In 2000, Meira and her husband decided to leave the nation’s capital for Portland. She was working in the tech industry during the boom time in the early 2000s. When the dot com bubble burst, the firm she was working for went bankrupt, disrupting her career. One day, while having coffee with a friend, Meira was tipped off that PNWA had a staff opening. The rest, as they say, is history. She joined the PNWA team in 2002 and took over the executive director position in the fall of 2011.

PNWA was founded in 1934 as the Inland Empire Waterways Association to provide water for crop production, to electrify the rural northwest and provide a low-cost navigation channel to export products to world markets. In the 1970s, the organization merged into what is now PNWA.

“We serve multiple states helping ensure products can get to market,” explained Meira. “We represent a very diverse group of stakeholders that includes tugboat and steamship companies, growers, public utilities, union labor, ship pilots and large and small ports all over the Pacific Northwest. There have been many times when I have felt lucky in my career path. I feel very fortunate to have had the opportunities I have enjoyed over the years, including my 19 years with PNWA.”

PNWA has four employees and a 40-member board of directors. Part of Meira’s job is to bring all those various concerns and opinions together to find areas of agreement and cooperation. PNWA advocates for federal policies that support the needs of the navigation stakeholders of the Columbia-Snake River System. They advocate for public policies that support the Pacific Northwest on transportation, energy, trade and environmental issues. One recent development near the top of the list of concerns is the proposal of Rep. Mike Simpson (R-Idaho) to breach the lower Snake River dams, ostensibly to help increase salmon runs.

“We respectfully disagree with Rep. Simpson’s views on how all the different variables that affect salmon should be handled,” said Meira. “We join with Rep. Simpson in wanting to find solutions for Idaho fisheries. Given the outstanding fish passage rates achieved at these projects, we don’t believe that the Snake River dams are a major reason for declining salmon runs.

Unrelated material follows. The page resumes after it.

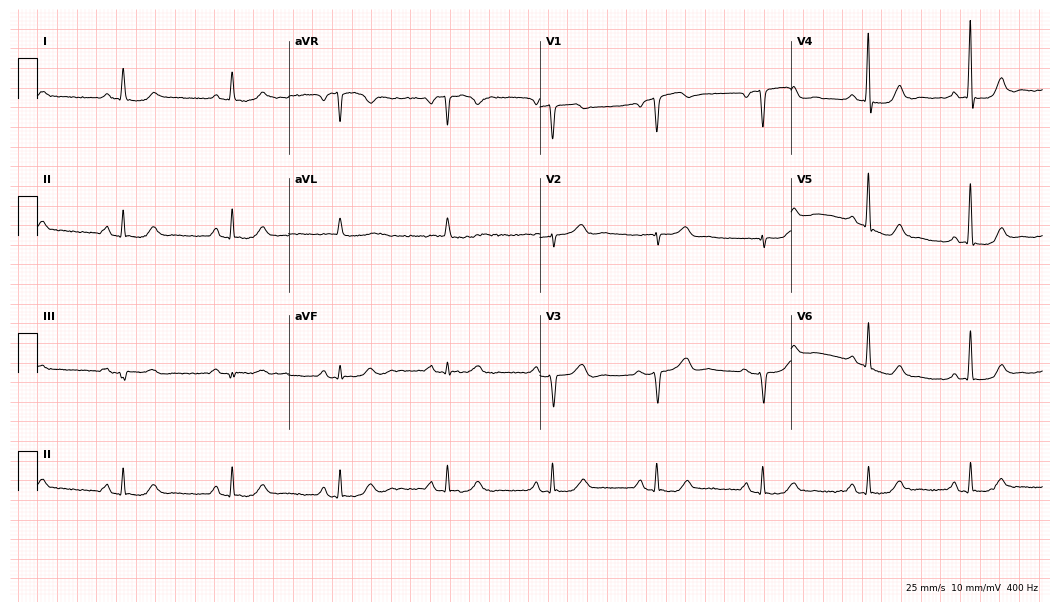
Resting 12-lead electrocardiogram (10.2-second recording at 400 Hz). Patient: a 76-year-old woman. Read as a normal ECG.
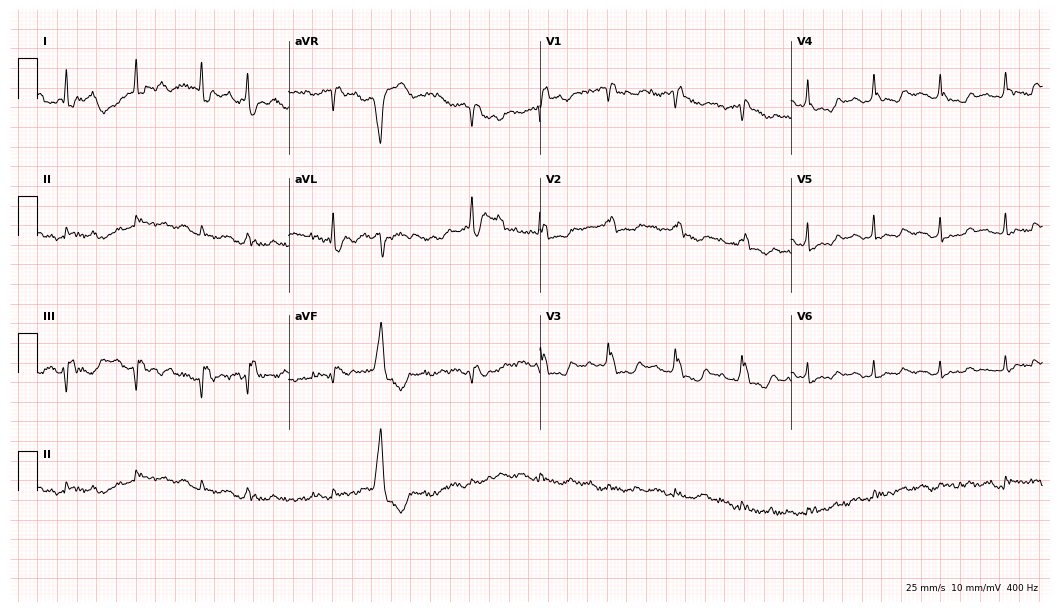
Standard 12-lead ECG recorded from an 86-year-old male (10.2-second recording at 400 Hz). None of these six findings is recorded: first-degree AV block, right bundle branch block, left bundle branch block, sinus bradycardia, atrial fibrillation, sinus tachycardia.

“We have studied the issue in great detail, and we believe that ocean conditions have more to do with the salmon run problems than the dams. Ocean temperatures, toxics, nutrient and food sources and predators are all very important to the health of the salmon populations. Breaching would eliminate a lot of clean power generation and would greatly increase carbon in the Pacific Northwest. It would mean moving about 38,000 more rail cars or nearly 150,000 more semi-trucks on our highways each year to make up for the lost barge traffic. We hope to use the resources of the National Oceanic and Atmospheric Administration to learn more about all these variables affecting the ocean and salmon runs to help to find workable solutions.”

Meira noted that studies have shown that virtually all salmon runs on the U.S. and Canadian west coasts have been struggling, including those on rivers without any dams. This would indicate that the problem is much larger than the lower Snake River dams. She believes it is an issue that encompasses an entire region, both inland and oceanic, from Alaska all through Canada, Washington, Oregon and California.

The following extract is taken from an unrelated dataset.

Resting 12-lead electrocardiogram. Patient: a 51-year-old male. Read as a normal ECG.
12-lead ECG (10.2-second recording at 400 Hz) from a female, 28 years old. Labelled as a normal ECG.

“Another factor is how problematic trying to replace dependable, cost-effective hydropower with intermittent solar and wind power sources would be,” said Meira. “We believe the salmon issue is much more complicated than just the dams on the Snake River.”

Meira believes the most challenging public policy conversations of PNWA are also the most rewarding. That is, bringing together all the various stakeholders in the member organizations and companies to provide a unified voice in the state capitals and in Washington, D.C. Education and information are an important part of those efforts.

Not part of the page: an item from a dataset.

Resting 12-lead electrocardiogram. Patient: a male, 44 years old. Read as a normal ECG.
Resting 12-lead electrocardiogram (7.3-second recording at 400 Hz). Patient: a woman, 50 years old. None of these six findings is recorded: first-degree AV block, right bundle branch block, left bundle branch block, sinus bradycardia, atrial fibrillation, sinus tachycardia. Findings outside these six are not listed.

“We hope to get port and dam tours up and running again soon. I wish we could get more legislators and environmental groups to come see, in person, our world-class fish passage facilities,” Meira said. “While using social media is helpful and educational, it would be great to take it a step further. We need legislators and other groups to come out and visit the river systems and our farming communities to see how and why the ag industry is dependent upon the efficiency of our waterway systems.”